The first night of the holiday, Amy and I hired a taxi and went to Xoxo (pronounced ho-ho) cemetery, an old, intimate resting place for the dead that is known by locals as the best place to have the real experience. We arrived at dusk and stayed until after nightfall. Families brought huge bundles of flowers and marched to the graves of their loved ones to place the blooms and light candles. We were careful at all times not to step on graves. We saw a big foreign man sitting on tombs while taking pictures and knew he did not know how to respect the place. I could hear Amy praying in Spanish as we went. I took photos of candles and tombs. Early in the evening we came upon a small group of locals sitting by the grave of a loved one. An old woman caught my eye and I asked to take her picture. She said something and nodded. Afterward Amy told me she had agreed and said, “Yes, because I will fly away very soon.”


The next night we painted our faces in our room and found a cab to drive us to another cemetery, called Panteon Generale. It is bigger, but to our chagrin, after walking down a closed street with festive booths on each side we found the gates had closed at 6:30 PM. Oh well, that is how THE DREAM is sometimes. So we mingled with families having fun at a mini-carnival. At various times proud parents asked to photograph their children with us.

Isais Jimenez and Amy Cordova

Events continue to unfold and yesterday a wonderful wood carver whose father is very famous drove with his wife from a nearby village to retrieve us and take us home.

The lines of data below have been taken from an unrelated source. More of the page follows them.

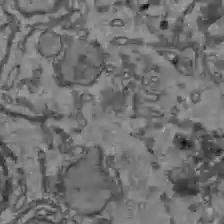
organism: C57BL Mouse
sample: Liver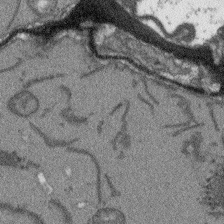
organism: Arabidopsis thaliana
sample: Root tip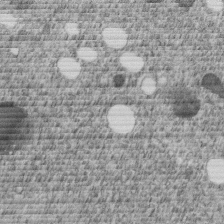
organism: C. elegans
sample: C. elegans embryo early stage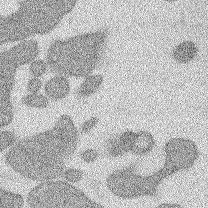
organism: Human
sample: HeLa cells

Isais is the son of artist Manuel Jimenez Ramirez (December 9, 1919 – March 4, 2005) who is a legend in southern Mexico. He and his family carry on the tradition begun by the father of painted wood carvings that are magical (alebrijes). Amy illustrated a book about Manuel, called Dream Carver. It is about a young boy who has visions to make wooden animals. He wants them wild and wonderful, different than the traditional carvings of his people. The animals he sees in his dreams are ones that he carves and decorates. The text is written by Amy’s friend, Diana Cohn.
Isais, with the carving he gave us.



To our surprise Isais has made a museum to his father and on the walls surrounding the museum are huge mural copies of Amy’s illustrations. We were treated very warmly and talked with Isais about how to revive the book, which is out of print. He said he is asked every day for copies. As our time with Isais concluded he took us into the showroom and with a wave told us to choose any painted wood carving we wanted. Amy and I both gasped because the artwork is very valuable—and masterpieces. Isais would not let us offer any money. We chose a sculpture and Isais had his son wrap it, then we got back in his Chevy Suburban and drove the forty five minutes back into town.



Before we left he said, “You are both part of our family now.”